My theory is that people complaining about text on low resolution displays are using Macs. Apple has seriously gimped the text rendering on low-dpi displays essentially just downscaling a high-resolution render of the screen rather than doing proper resolution aware text hinting.

For some reason people then blame their old displays rather than apple for this.

  • Makes sense.

    I sometimes connect the same 24" monitor (an ASUS VZ249Q) to my M1 MacBook via USB to DP (so no intermediate electronics), and the display quality feels inferior to KDE, for example.
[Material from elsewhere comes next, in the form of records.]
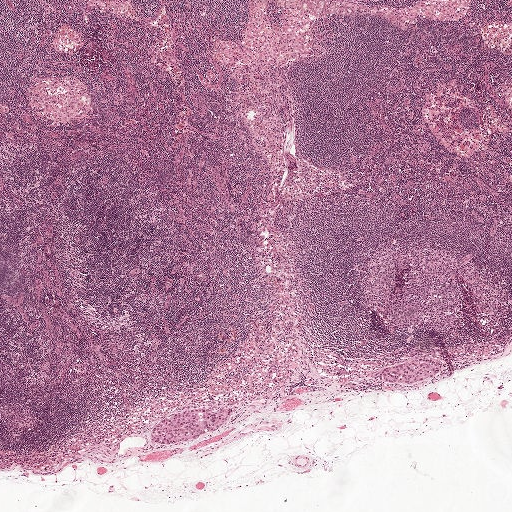
H&E-stained section of a sentinel lymph node (breast cancer), from a whole-slide image, viewed at about 2.5×: the field is about 2.0 mm across, about 3.9 µm per pixel.
Question: Where is the metastatic tumour in this field?
Answer: Two metastatic tumour regions, each outlined as a closed clockwise path in crop pixels (x, y), largest first: region 1: (226, 404), (232, 405), (231, 413), (224, 427), (210, 436), (168, 443), (158, 442), (150, 437), (149, 429), (152, 422), (179, 409), (193, 405), (215, 408); region 2: (412, 358), (428, 359), (440, 363), (442, 371), (433, 380), (412, 388), (391, 386), (375, 376), (374, 372), (378, 367).
Tumour covers under 5% of the frame.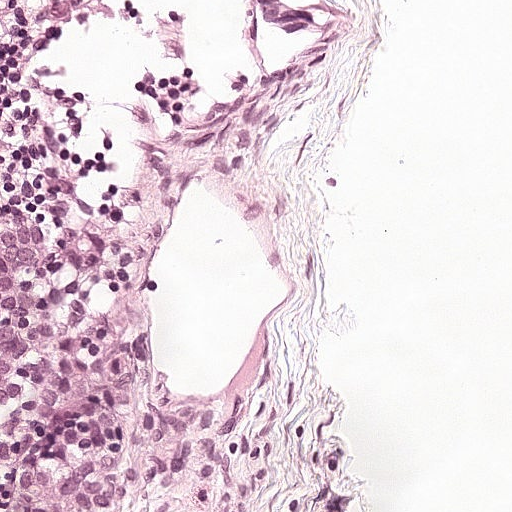
Lymph node section stained with H&E, from a whole-slide image of a breast-cancer sentinel node. Magnification about 20×, about 0.25 mm across the frame, about 0.49 µm per pixel.
The outlined metastatic tumour's edge, as a closed clockwise path of 7 points: (13, 192), (133, 244), (188, 298), (192, 371), (169, 511), (0, 511), (0, 206).
About 20% of this field is tumour.

    Same monitor allows for unlimited working for hours without eye fatigue when driven from my Linux machine. I have written countless lines of code and LaTeX documents on that panel. It rivals the comfort of my HP EliteDisplay.

  • Yes we are! Macs don't play well with low dpi screens. However on high dpi screens they are better than anything else.

    • > However on high dpi screens they are better than anything else.

      As a Mac user, I find this arguable. Many of the color correction comes from the fact that Macs contain ICC profiles for tons of monitors. OTOH, if the monitor is already has accurate color rendering out of the box (e.g.: Dell UltraSharp, HP EliteDisplay), Linux (esp. KDE) has very high display quality on HiDPI monitors, too.